Из-за рыб Вася Полушкин сюда и пришел. Принес самодельный градусник, фонарь и тетрадку, куда записывал свои научные наблюдения. Крещенская полынья – очень удобное для них место, а Господь простит, это же, как говорит Ипполит Михайлович, в интересах человечества. Теперь он тихо сидел и ждал. Мороз покусывал за уши, едва прикрытые куцей шапкой, да что ему мороз? Он смотрел… Двое выбрались из воды. Постояли, прижавшись друг к другу. Потом начали одеваться. И всего-то! А он смотрел, боясь перевести дыхание, растерянно улыбаясь и смаргивая иней с ресниц.
Когда погасли костер и свечка в храме и никого не стало ни у купели, ни в роще, Вася встал, потопал затекшими ногами, снегом растер уши. Луна зашла за тучу и светила из-за нее белесым глазом. Вася, зажегши фонарь, бродил вокруг полыньи, наклонялся, вглядывался. Ему казалось, что черная вода прозрачна до дна. Большие рыбы ходили в ней, поблескивая перламутровыми боками, поднимались к свету и тоже глядели на Васю.

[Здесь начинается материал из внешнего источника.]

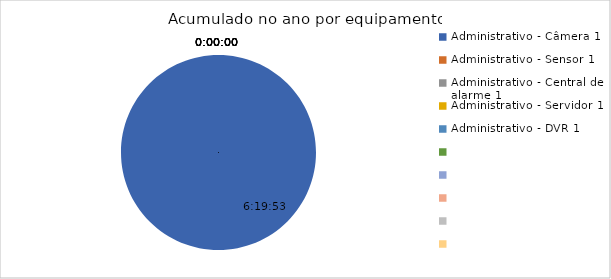
| Category | Total |
|---|---|
| Administrativo - Câmera 1 | 0.264 |
| Administrativo - Sensor 1 | 0 |
| Administrativo - Central de alarme 1 | 0 |
| Administrativo - Servidor 1 | 0 |
| Administrativo - DVR 1 | 0 |
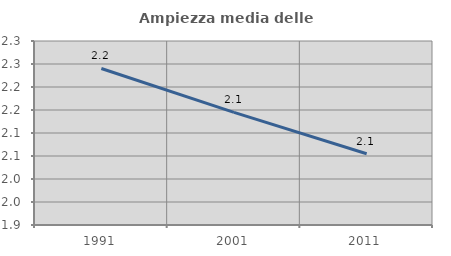
| Category | Ampiezza media delle famiglie |
|---|---|
| 1991.0 | 2.24 |
| 2001.0 | 2.145 |
| 2011.0 | 2.055 |
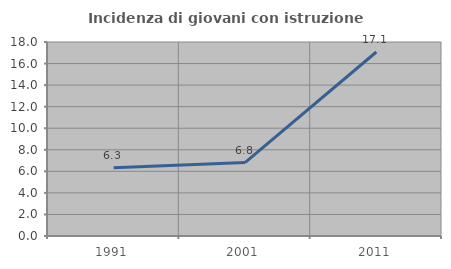
| Category | Incidenza di giovani con istruzione universitaria |
|---|---|
| 1991.0 | 6.332 |
| 2001.0 | 6.809 |
| 2011.0 | 17.073 |
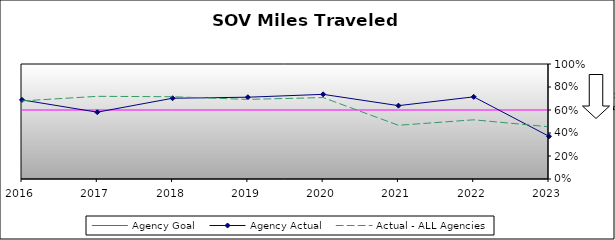
| Category | Agency Goal | Agency Actual | Actual - ALL Agencies |
|---|---|---|---|
| 2016.0 | 0.6 | 0.688 | 0.679 |
| 2017.0 | 0.6 | 0.581 | 0.719 |
| 2018.0 | 0.6 | 0.702 | 0.715 |
| 2019.0 | 0.6 | 0.711 | 0.692 |
| 2020.0 | 0.6 | 0.736 | 0.708 |
| 2021.0 | 0.6 | 0.638 | 0.467 |
| 2022.0 | 0.6 | 0.714 | 0.515 |
| 2023.0 | 0.6 | 0.371 | 0.454 |
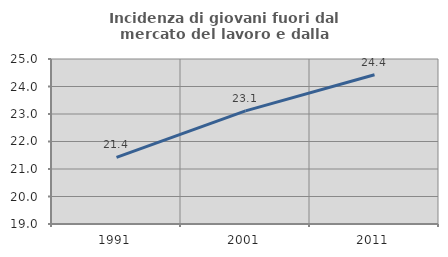
| Category | Incidenza di giovani fuori dal mercato del lavoro e dalla formazione  |
|---|---|
| 1991.0 | 21.422 |
| 2001.0 | 23.112 |
| 2011.0 | 24.427 |
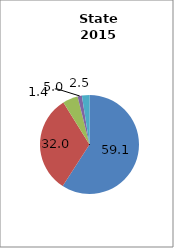
| Category | Arkansas |
|---|---|
| White | 59.108 |
| Black | 32.04 |
| Hispanic | 4.979 |
| Two or More Races | 1.408 |
| All Other1 | 2.466 |
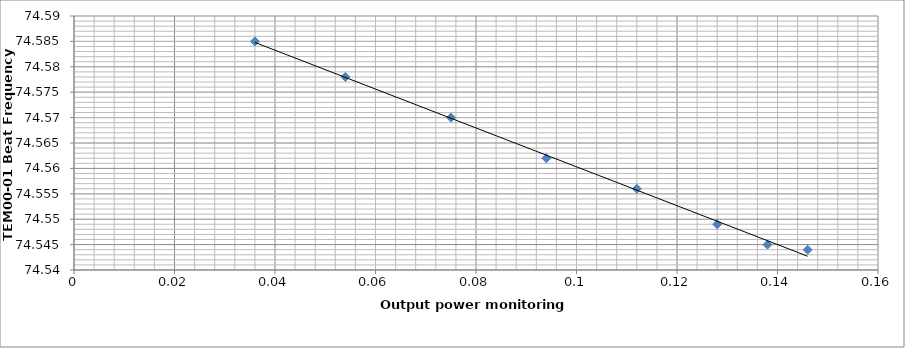
| Category | Series 0 |
|---|---|
| 0.146 | 74.544 |
| 0.138 | 74.545 |
| 0.128 | 74.549 |
| 0.112 | 74.556 |
| 0.094 | 74.562 |
| 0.075 | 74.57 |
| 0.054 | 74.578 |
| 0.036 | 74.585 |
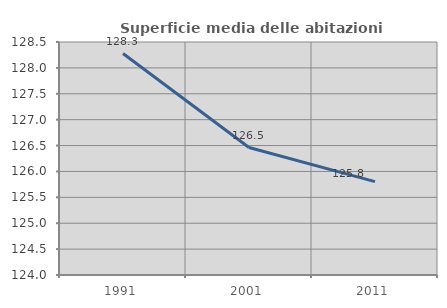
| Category | Superficie media delle abitazioni occupate |
|---|---|
| 1991.0 | 128.277 |
| 2001.0 | 126.462 |
| 2011.0 | 125.804 |
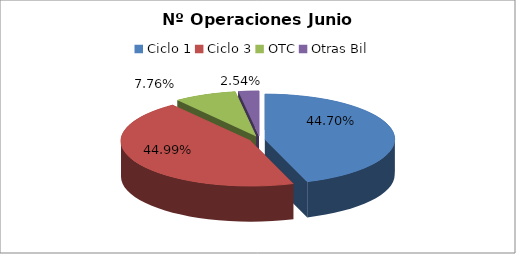
| Category | Series 0 |
|---|---|
| Ciclo 1 | 48478 |
| Ciclo 3 | 48790 |
| OTC | 8413 |
| Otras Bil | 2759 |
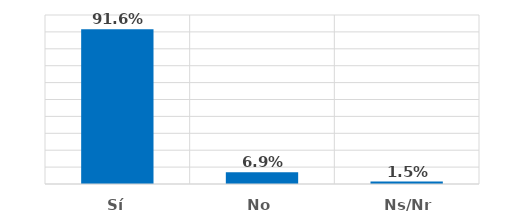
| Category | Series 0 |
|---|---|
| Sí | 0.916 |
| No | 0.069 |
| Ns/Nr | 0.015 |

…На другой день Машенька встала поздно. Иван Парфенович с управляющим отбывали чуть свет; дочь Гордеев будить не велел. Проститься бы надо, конечно, – ну, да не навек расставание. Во дворе суетились слуги, всхрапывали кони, Мефодий и Алеша, как всегда, безмятежно посасывающий трубочку, выслушивали последние хозяйские указания. А Маша спала. Ей снилась синица. Та самая, с рябиной, что в конце лета посулила ей то ли беду, то ли просто неведомое. Она стучала в стекло острым клювом, и Маша все пыталась разглядеть, каким боком птаха к ней повернется. Известно ведь: если правым – жди от судьбы подарков, ну а левым – не взыщи, самой отдавать придется. Может, богатство, может, радость, может, кого из близких, а то и самое себя… Правым, говорила во сне Маша, конечно, правым! Ей хотелось плакать, теми самыми сладкими девичьими слезами, о которых она до сих пор только в романах читала.
Когда она проснулась, был уже давно день. Солнце светило в окно сквозь морозные узоры. Маша, жмурясь, смотрела на него и очень ясно чувствовала, что и сама она – из тонкого льда, а внутри – солнце. Не расплескать бы…
Она осторожно перевела взгляд на часы – резной деревянный домик с кукушкой внутри. Почти полдень! Уехали уже! Она горько вздохнула: уехали!.. И тут же почувствовала, что улыбается.
Это хорошо, что уехали. Она сейчас встанет, пойдет в церковь и спасибо скажет Богородице. И будет ждать Митю. Тихо-тихо ждать, чтобы не расплескать солнце.